The two were advised time and again to get married as it would make things easier.

“We didn’t want to do this, because it is within our legal rights to be recognised as a couple without being married,” Giulia says.

“I do understand the logic behind their advice though,” joins Steven. “It would have been quicker to be able to stay in the country and get your rights recognised.”

READ ALSO: Why you shouldn’t take your husband’s surname in Italy

Steven and Giulia aren’t the only couple who have been advised to get married.

UK citizen Robynne Eller, an E-learning consultant in Bari, says she’s been advised time and time again to do the same with her Italian partner. The two met in the UK and lived there together for two years before making the move to Italy in May 2021. 

Robynne enrolled onto a university course so she could get her permesso di soggiorno. When she finished, she and her partner applied for a coppia di fatto. That was last year, and there is still no word on the progress of her application.

“I feel like I’m stuck in limbo,” Robynne says. “With the permesso di soggiorno, I had my receipt in hand so I could leave and enter the country without being held up by border control. With the coppia di fatto application, I received nothing.”

Robynne is worried about leaving Italy for now, in case border control don’t let her back into Italy – but she says she’ll have to do it soon as her grandmother back in the UK is ill.

Her permesso expired in December last year. When she asked her immigration lawyer what to do, he responded that she was fine because her application for a coppia di fatto was in place.

“I have nothing to hand if they question me on my motive to be in the country,” Robynne says. “Without my documents, I can’t do much here. I can’t progress in my field of work because I need a contact and to have a contact you need to have a number. 
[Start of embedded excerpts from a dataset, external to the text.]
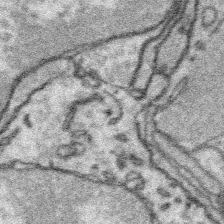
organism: Platynereis dumerilii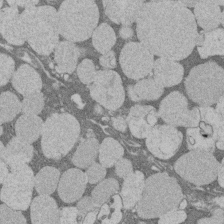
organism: Rat
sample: Salivary granule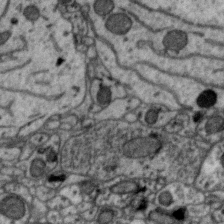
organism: Zebra finch
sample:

READ ALSO: The five most essential pieces of paperwork you’ll need when moving to Italy

“I can’t be put down on rental agreements. And I can’t fly out to see my family or go on holiday. I’m trying to construct a life here but I don’t know where I stand.”
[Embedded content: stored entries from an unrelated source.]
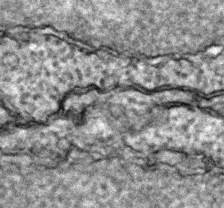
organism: Zebrafish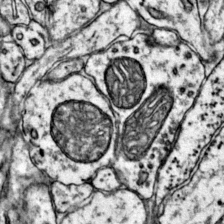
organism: Mouse
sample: Primary visual cortex

Robynne and her partner have both paid sums of money to the immigration lawyer, who has not updated them frequently nor given them a timeline on when the coppia di fatto will be completed. She says it is infuriating because this is something you should be able to do alone without legal help.

Anything bureaucratic is really complicated and lengthy and I’ve learnt not to expect the same things as I would in the UK. But on top of that I want a future here and that isn’t secure yet.”
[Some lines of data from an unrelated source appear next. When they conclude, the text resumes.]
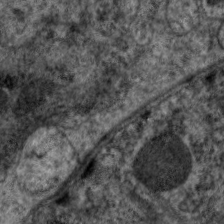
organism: C. elegans
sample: Pharynx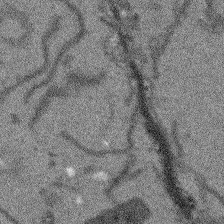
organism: Arabidopsis thaliana
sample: Root tip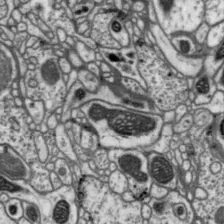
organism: Drosophila
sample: Protocerebral bridge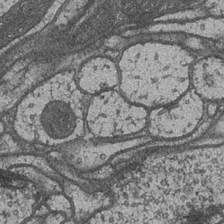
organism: Drosophila
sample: Optic medulla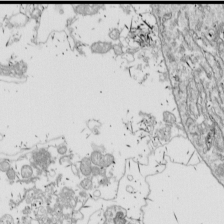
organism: Drosophila
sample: Cell division; meiosis; drosophila spermatocytes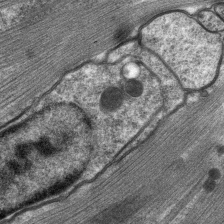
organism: C. elegans
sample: Pharynx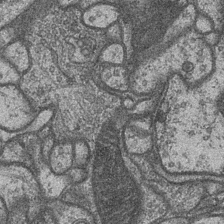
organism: Drosophila
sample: Optic medulla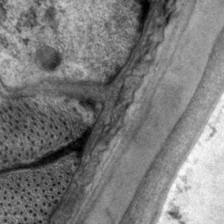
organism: P. pacificus
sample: Pharynx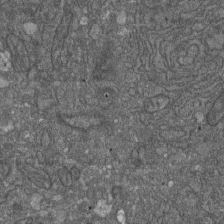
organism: Drosophila
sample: Nephrocyte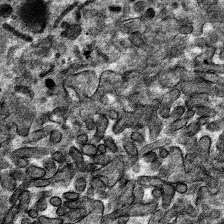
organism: Mouse
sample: Mouse hepatocytes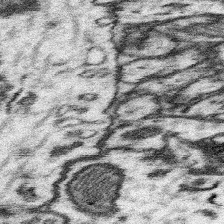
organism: Mouse
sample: Somatosensory cortex neuropil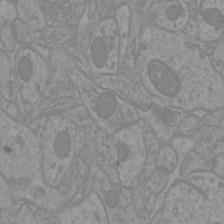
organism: Mouse
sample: Cortical neurons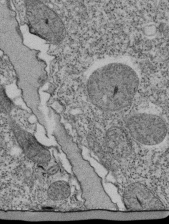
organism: Tetrahymena
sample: Cilia in tetrahymena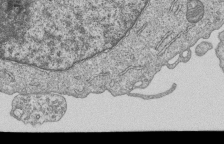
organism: Human
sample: MDA-MB-231 cells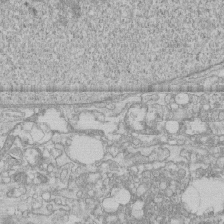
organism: Human
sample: CRL-1474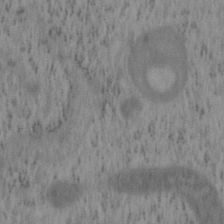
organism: Mouse
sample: OT-I killer T cells with ID8 ovarian cancer cells

Robynne is also infuriated at the fact she has been advised to marry by local government workers. She sees the choice to marry as a highly personal one and discloses she would like to marry her partner one day, but she has recently got divorced and cannot contemplate marrying again so soon after. 

“If there is a law for a coppia di fatto, Italy should implement their law,” Robynne argues. “What they should not do is try and force marriage on people. That’s not right.”

The same advice was given to another British citizen, who has asked to remain anonymous for visa processing reasons. She moved to the Sorrento area just last month with her child and partner. 

They decided the coppia di fatto was not for them as it was too lengthy, and marriage is not on the cards just yet.

She was fortunate enough to be able to apply for a family reunification visa as her daughter is a dual citizen. She chose the visa as she supposed she would stand a greater chance of being permitted to stay here. 

“We’ve submitted the family reunification application and have a date to attend the appointment in November. I’ve been told I am fine to stay until then as it’s an ongoing thing, even though it will take me over my 90-day limit,” she says.

Unlike Robynne, she has been told she can fly to and from the UK with no restrictions. 

As seen with all three cases above, the coppia di fatto route in Italy, though legal, is by no means necessarily easy. There is still a lot of uncertainty around the process despite it being legal for eight years. 

Getting married for some may not necessarily be better, but as Steven pointed out, it would very likely be quicker.